2) In most of the cases I keep the 256 vnodes and no performance problems
(when they are triggered, the cause is not the vnodes #)

Regards,

Carlos Juzarte Rolo
Cassandra Consultant

Pythian - Love your data

rolo@pythian | Twitter: cjrolo | Linkedin: *linkedin.com/in/carlosjuzarterolo
http://linkedin.com/in/carlosjuzarterolo*
Tel: 1649
www.pythian.com

On Mon, Mar 30, 2015 at 6:31 AM, Anishek Agarwal anis...@gmail.com wrote:

 Colin,

 When you said larger number of tokens has Query performance hit, is it
 read or write performance.

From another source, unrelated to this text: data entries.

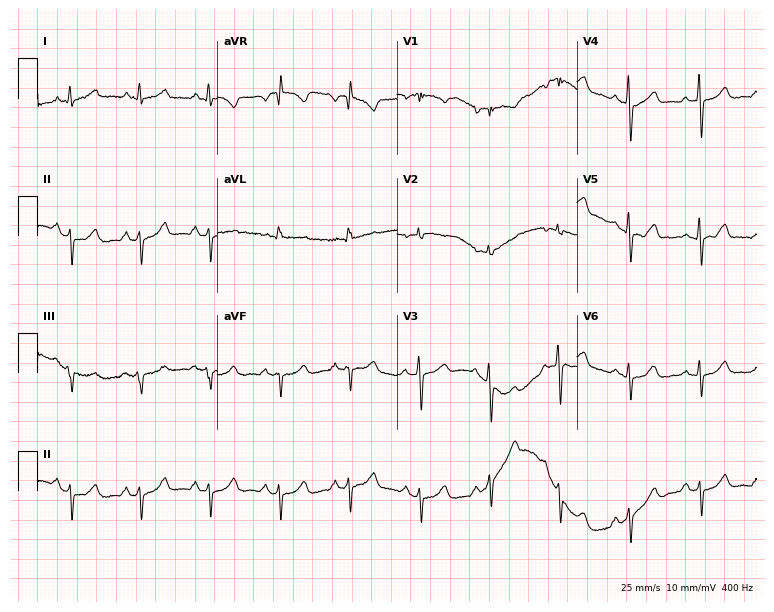
12-lead ECG from a female patient, 57 years old. Screened for six findings — first-degree AV block, right bundle branch block (RBBB), left bundle branch block (LBBB), sinus bradycardia, atrial fibrillation (AF), sinus tachycardia — none is recorded.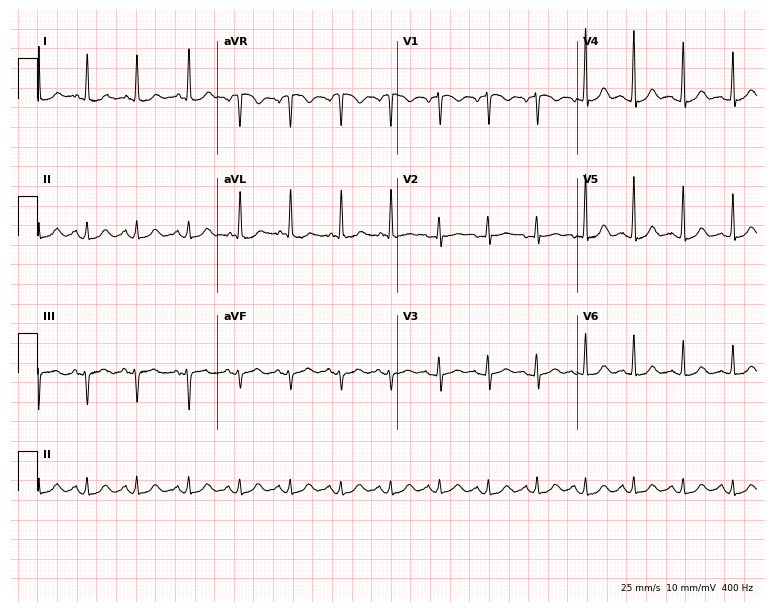
Resting 12-lead electrocardiogram (7.3-second recording at 400 Hz). Patient: a woman, 60 years old. The tracing shows sinus tachycardia (a sinus rate of 100 beats per minute or more).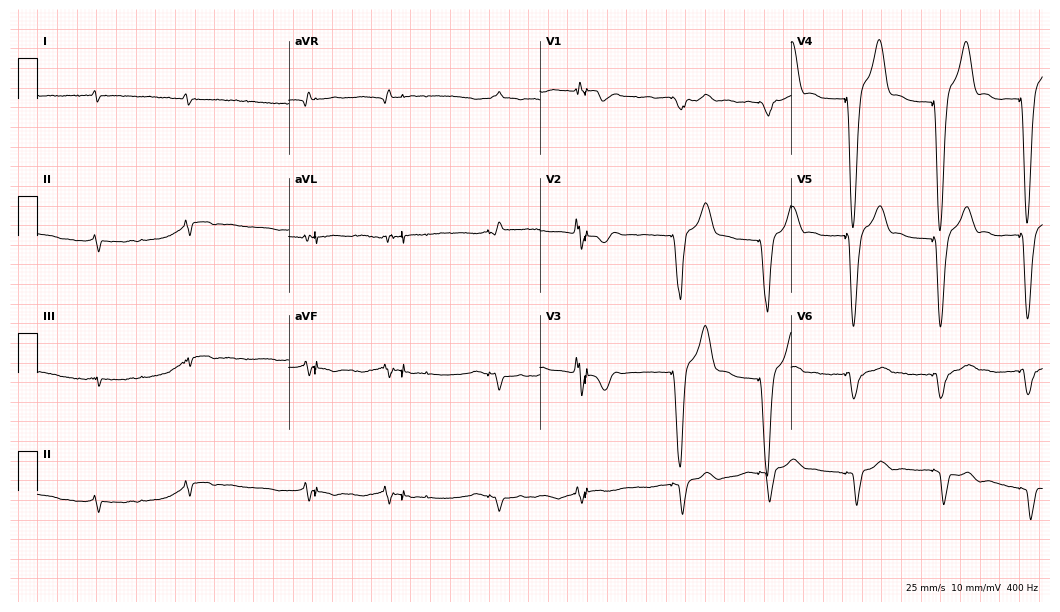
12-lead ECG from a male, 83 years old. Screened for six findings — first-degree AV block, right bundle branch block, left bundle branch block, sinus bradycardia, atrial fibrillation, sinus tachycardia — none is recorded.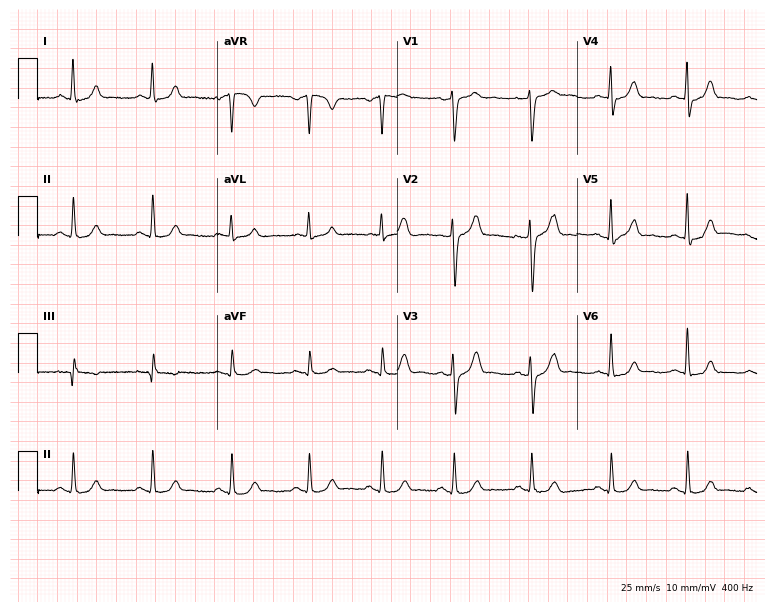
12-lead ECG from a 35-year-old male patient (7.3-second recording at 400 Hz). Recorded interpretation: within normal limits.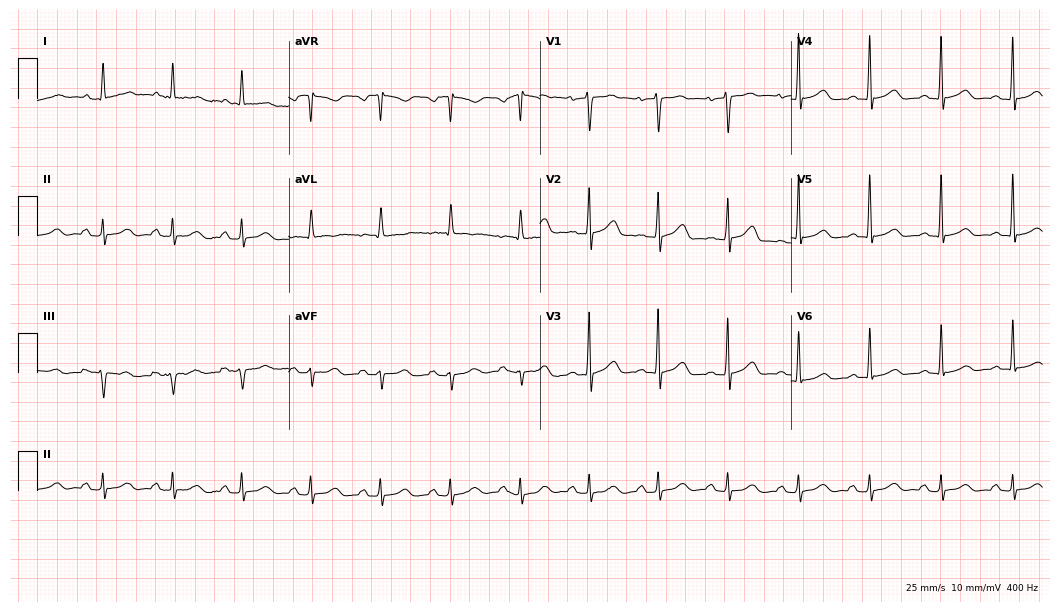
12-lead ECG from a female patient, 70 years old (10.2-second recording at 400 Hz). Recorded interpretation: within normal limits.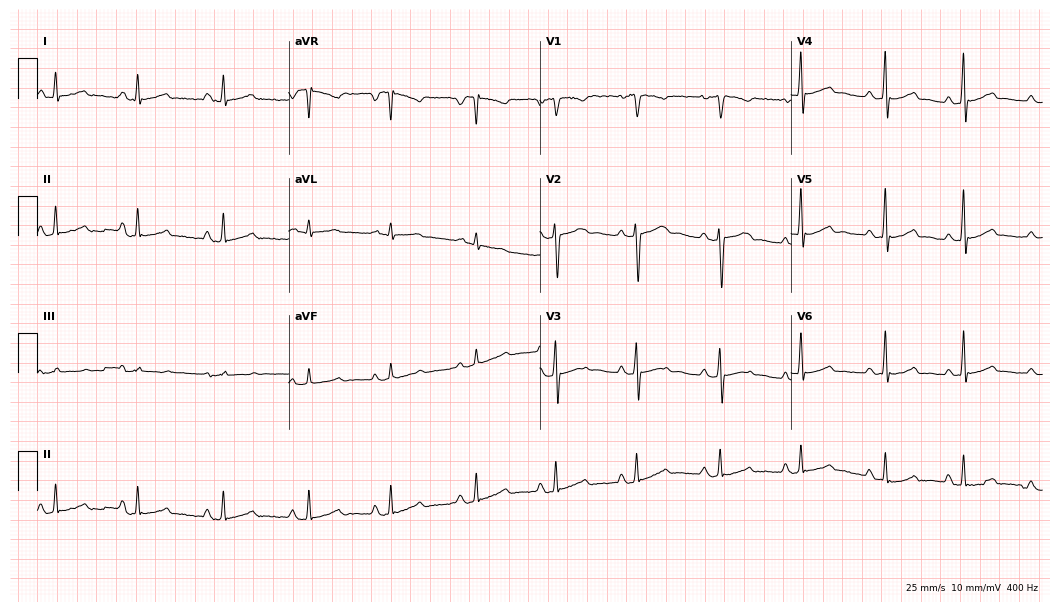
12-lead ECG from a 34-year-old female patient. Labelled as a normal ECG.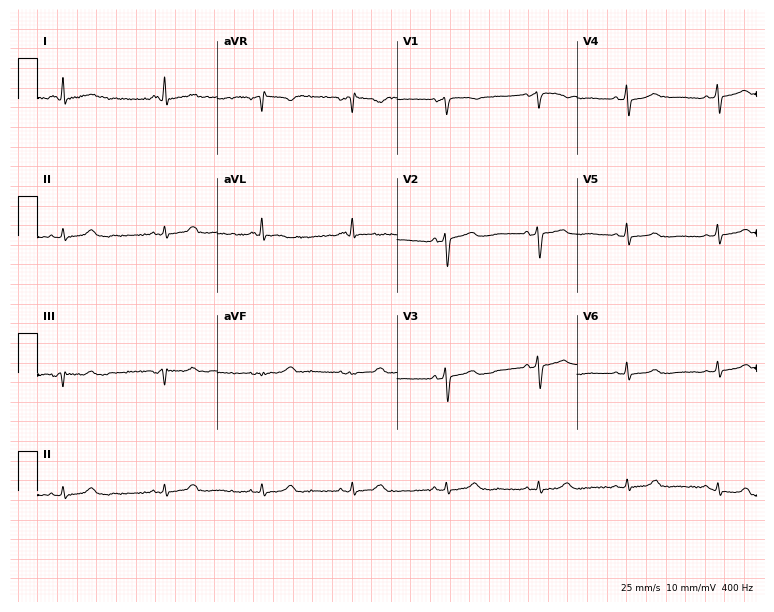
12-lead ECG from a female, 35 years old. No first-degree AV block, right bundle branch block, left bundle branch block, sinus bradycardia, atrial fibrillation or sinus tachycardia recorded for this tracing.

Also if you have any links you could share to
 shed some light on this it would be great.

 Thanks
 Anishek

 On Sun, Mar 29, 2015 at 2:20 AM, Colin Clark co...@clark.ws wrote:

 I typically use a # a lot lower than 256, usually less than 20 for
 num_tokens as a larger number has historically had a dramatic impact on
 query performance.
 —
 Colin Clark
 co...@clark.ws
 +1 612-859-6129
 skype colin.p.clark

 On Mar 28, 2015, at 3:46 PM, Eric Stevens migh...@gmail.com wrote:

 If you're curious about how Cassandra knows how to replicate data in the
 remote DC, it's the same as in the local DC, replication is independent in
 each, and you can even set a different replication strategy per keyspace
 per datacenter.  Nodes in each DC take up num_tokens positions on a ring,
 each partition key is mapped to a position on that ring, and whomever owns
 that part of the ring is the primary for that data.  Then (oversimplified)
 r-1 adjacent nodes become replicas for that same data.

 On Fri, Mar 27, 2015 at 6:55 AM, Sibbald, Charles 
 charles.sibb...@bskyb.com wrote:


 http://www.datastax.com/documentation/cassandra/2.0/cassandra/configuration/configCassandra_yaml_r.html?scroll=reference_ds_qfg_n1r_1k__num_tokens

  So go with a default 256, and leave initial token empty:

  num_tokens: 256

 # initial_token:


  Cassandra will always give each node the same number of tokens, the
 only time you might want to distribute this is if your instances are of
 different sizing/capability which is also a bad scenario.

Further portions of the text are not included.